THE PROBLEM >> Copy all entries verbatim and keep any pictures out of the copy.
═══ GIVEN RECORDS
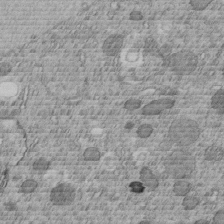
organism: C. elegans
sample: C. elegans embryo early stage
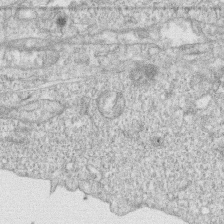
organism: Human
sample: HeLa cell HIV synapse
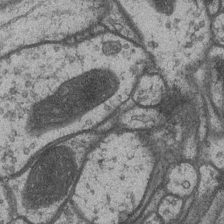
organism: Drosophila
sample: Optic medulla
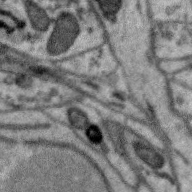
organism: Zebra finch
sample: Brain
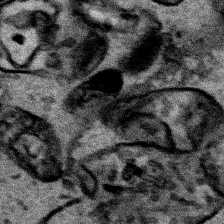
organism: Human
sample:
══════
TASK RESPONSE >>
organism: C. elegans
sample: C. elegans embryo early stage
organism: Human
sample: HeLa cell HIV synapse
organism: Drosophila
sample: Optic medulla
organism: Zebra finch
sample: Brain
organism: Human
sample:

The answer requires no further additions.